週末の物語 「最低と最高」
世間はお休みですが、今日も沼田さんは仕事でした。
残業をして、終電に滑り込みました。
最後の下り電車の中は、勤め帰りの人と遊び帰りの人とで混雑していました。
電車を降りて駅を出ると、なんと雨が降っていました。
朝はよく晴れていたので、傘なんて持っていません。
コンビニエンスストアに寄って傘を買おうかとも考えましたが、家までの道にはないし、わざわざ家と違う方向に進むのもめんどうくさい。
捨て鉢な気持ちで、沼田さんは雨に濡れて帰ることにしました。
「最低な夜だ。」
そう思って足早に歩いていると、同じ時刻に駅を出た人たちは、一人二人と道が分かれてゆき、沼田さんの前後を歩く人は誰もいなくなりました。

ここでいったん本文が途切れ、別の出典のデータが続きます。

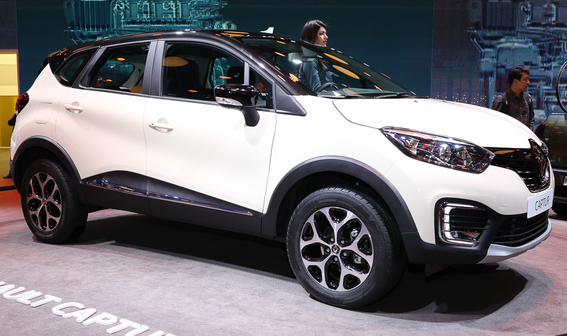 Salão do Automóvel 2016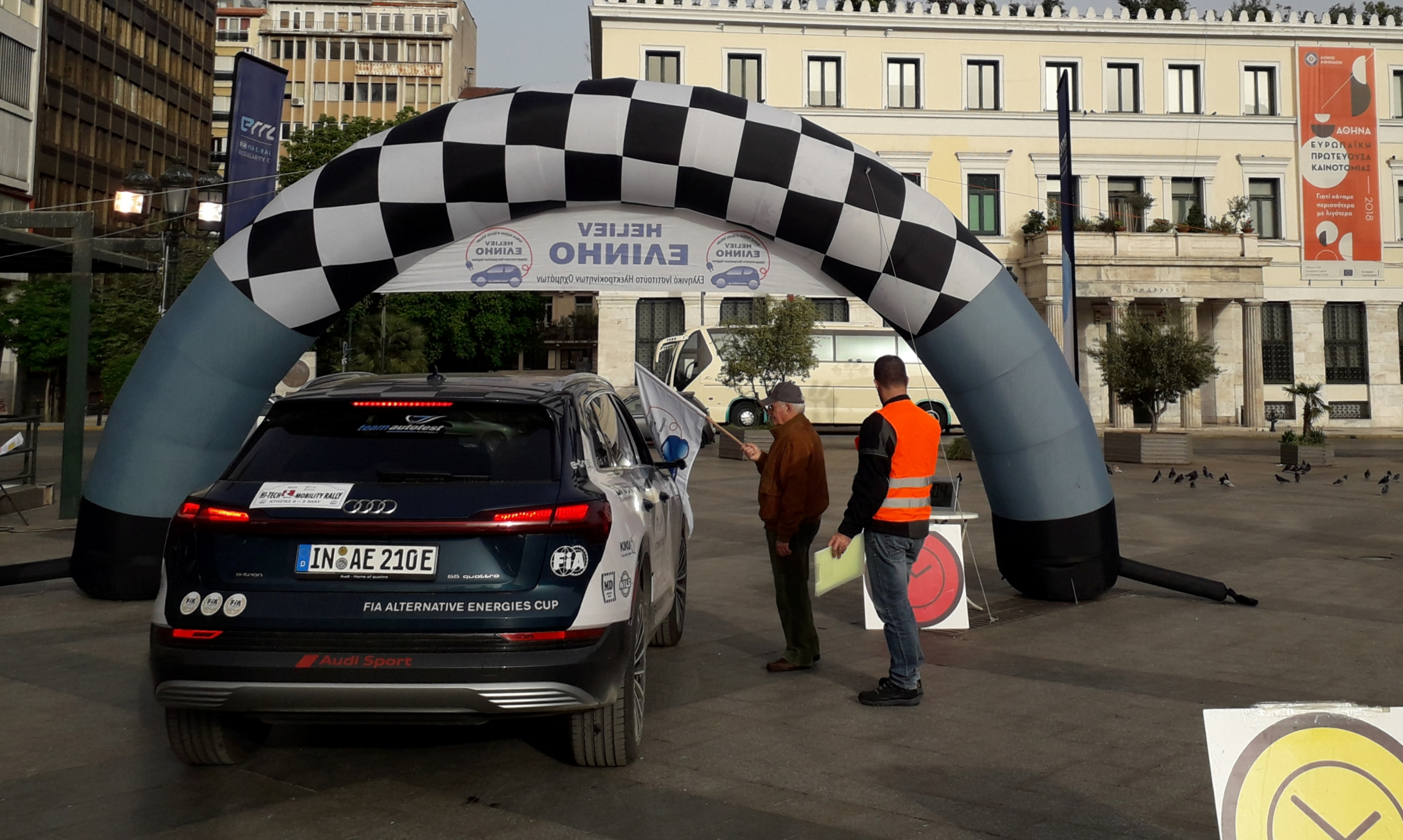 La Audi e-tron di Fuzzy Kofler e Franco Gaioni durante l'Hi-Tech Ecomobility Rally 2019 ad Atene

雨脚はだんだん強くなってきて、ますます沼田さんを憂鬱な気持ちにさせました。
ようやく家の近くの雑木林のそばに差し掛かったとき、人影がちらりと見えました。
沼田さんの足音に気づいたのか、その人影がくるりと振り向き、
「こんばんは。良い夜ですね。」と言うのです。
「冬眠から覚めてみたら、雨だなんて最高の夜だ。」
そううっとりとつぶやくと、ぴょんぴょん跳ねるようにして去っていきました。
顔がなんとなく緑ががかっていたように感じましたが、気のせいでしょうか。
遠ざかる足音がぺったりぺったりと聞こえたような気がしましたが、空耳でしょうか。
同じ事象に接していても、最低と受け取る人もいれば最高と受け取る人もいる。
ある人には最低のことが、ある人には最高のこととなる。
「ずぶ濡れになったとしても家に帰って着替えれば済む話だし、最高とはいえないけれど、それほどひどい夜ではないかもしれない。」
雨の夜、顔にあたる雨粒の感触をたのしみながら、家までの道を沼田さんはゆっくりと帰ってゆきました。
おしまい。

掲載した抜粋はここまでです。